[Supplied data Boundary: Start]

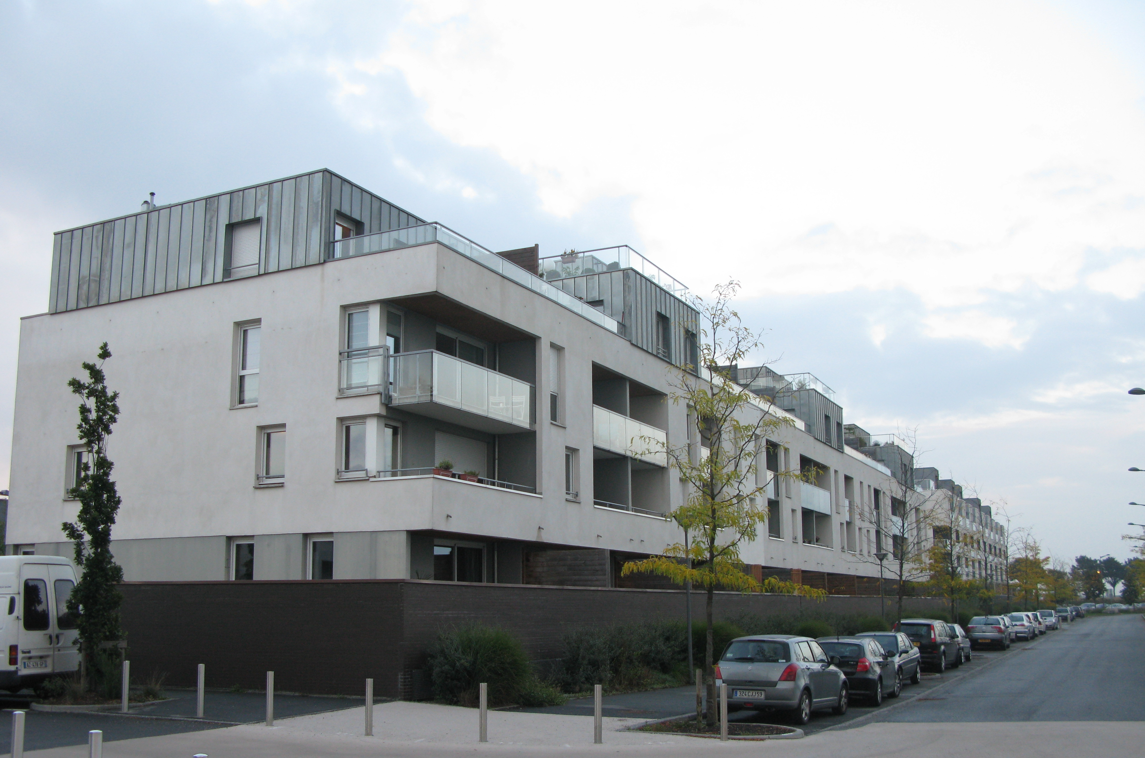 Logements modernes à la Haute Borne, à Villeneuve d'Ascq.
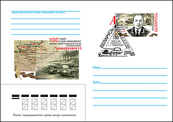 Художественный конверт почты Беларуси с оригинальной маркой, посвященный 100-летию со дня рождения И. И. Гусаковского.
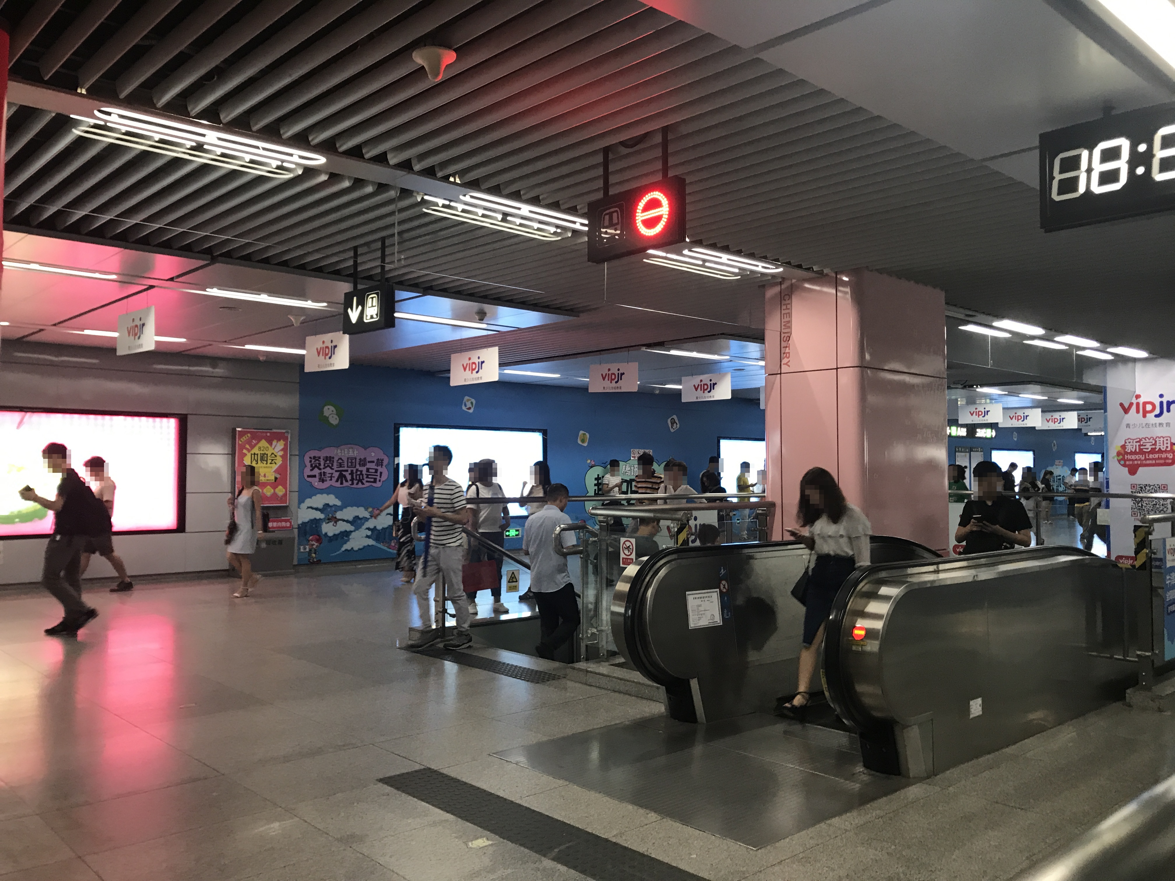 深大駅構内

[Supplied data Boundary: End]

▶ [Problem requirements]
The listing above must be repeated exactly. Its pictures are not part of the copy.

▶ [Solution to this problem]
 Logements modernes à la Haute Borne, à Villeneuve d'Ascq.
 Художественный конверт почты Беларуси с оригинальной маркой, посвященный 100-летию со дня рождения И. И. Гусаковского.
 深大駅構内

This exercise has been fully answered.